На свете, говорит Ибн-Рушд, существует три разновидности людей. К одной разновидности относятся те, кто вовсе не способен к толкованию «священных» текстов; это риторики, составляющие широкую публику, ибо нет ни одного здравомыслящего человека, который был бы лишен способности к риторическому суждению. К другой разновидности относятся те, кто способен к диалектическому толкованию; это диалектики только по природе или по природе и по навыку. К третьей разновидности относятся те, кто способен к аподейктическому толкованию; это аподейктики по природе и по науке, то есть по философской науке.
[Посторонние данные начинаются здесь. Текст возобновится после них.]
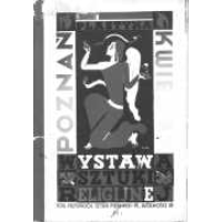 Katalog wystawy sztuki religijnej Grupy Artystycznej Plastyka z Poznania.
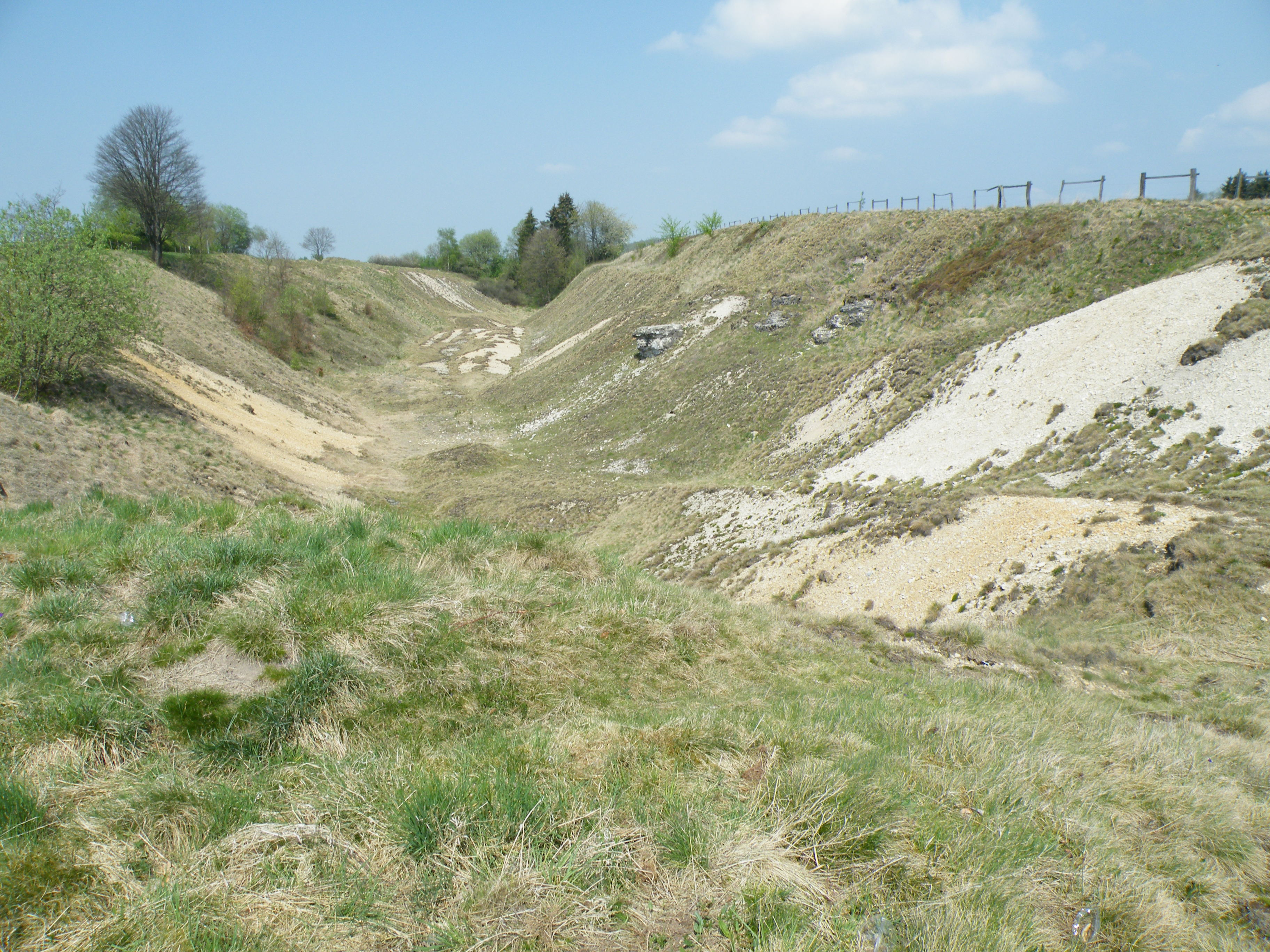 Blick den Tagebau von Süden. Dieser Teil der Bleikuhlen gehört zum Naturschutzgebiet Bleikuhlen.
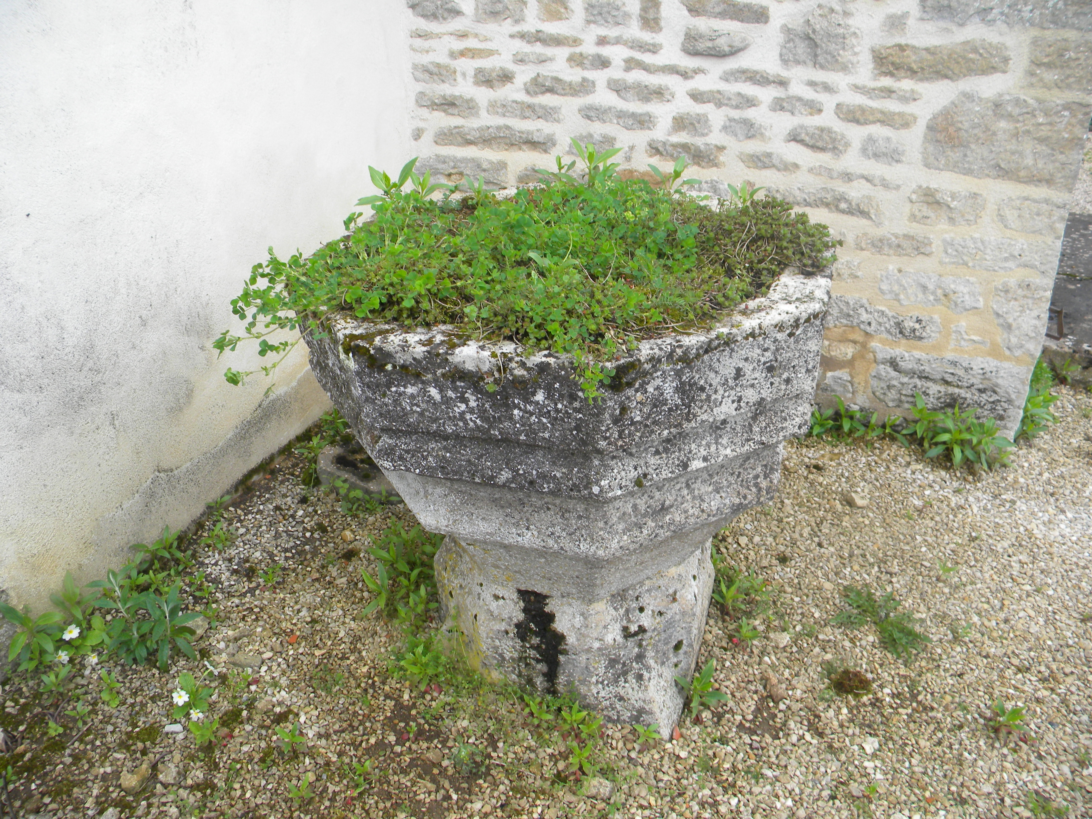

С точки зрения приписываемых этим категориям людей способов рассуждения истоки рассматриваемой концепции [4] следует искать в аристотелевском «Органоне», особенно в «Первой аналитике» и «Топике». Однако ближайшим образцом они восходят к традициям восточноперипатетической логики, детально разработанной в трудах Фараби. Последний рассматривает пять видов силлогизмов и суждений: аподейктический, диалектический, риторический, софистический и поэтический. Из них аподейктический свойствен философским рассуждениям и служит для того, чтобы «научить истине и объяснить ее в отношении предметов, природа которых такова, что они дают какое-то знание»; диалектический используется теми, кто «стремится взять верх над собеседником в предметах общепринятых и общеизвестных»; риторический же нужен тогда, когда требуется убедить слушателя в чем-то и «успокоить его душу без достижения достоверного знания» (39). Следует, однако, отметить, что Ибн-Рушд, описывая «диалектиков» и «риториков», наделяет их также чертами, соответствующими двум остальным видам рассуждений, перечисляемых Фараби. А именно: для того чтобы «одержать верх над собеседником», «диалектики» сплошь и рядом прибегают к софистике, а для того чтобы «успокоить душу» «риториков», применяются «поэтические» высказывания, суть которых состоит в том, что они воздействуют исключительно на имагинативную силу души, вызывая в ней отрицательные или положительные эмоции, и потому не имеют никакого отношения к установлению или отрицанию истины.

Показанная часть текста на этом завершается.